▶ TASK OBJECTIVE
Look through the lines below; wherever the word "sample" appears, copy that line.

Records drawn from a dataset
────────────────────

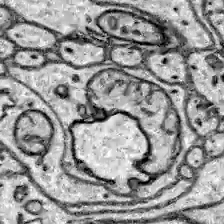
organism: Zebrafish
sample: Brain
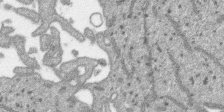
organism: Human
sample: Lung epithelial cells infected with SARS-CoV-2
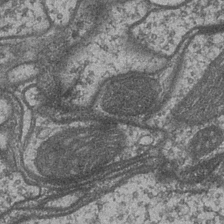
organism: Drosophila
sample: Optic medulla
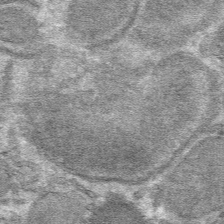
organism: Mouse
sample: Mouse hepatocytes
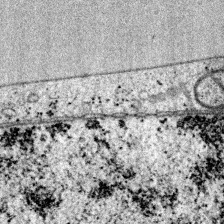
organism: Human
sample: HeLa cells
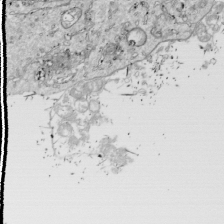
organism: Drosophila
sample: Cell division; meiosis; drosophila spermatocytes

────────────────────

▶ PROBLEM SOLUTION
sample: Brain
sample: Lung epithelial cells infected with SARS-CoV-2
sample: Optic medulla
sample: Mouse hepatocytes
sample: HeLa cells
sample: Cell division; meiosis; drosophila spermatocytes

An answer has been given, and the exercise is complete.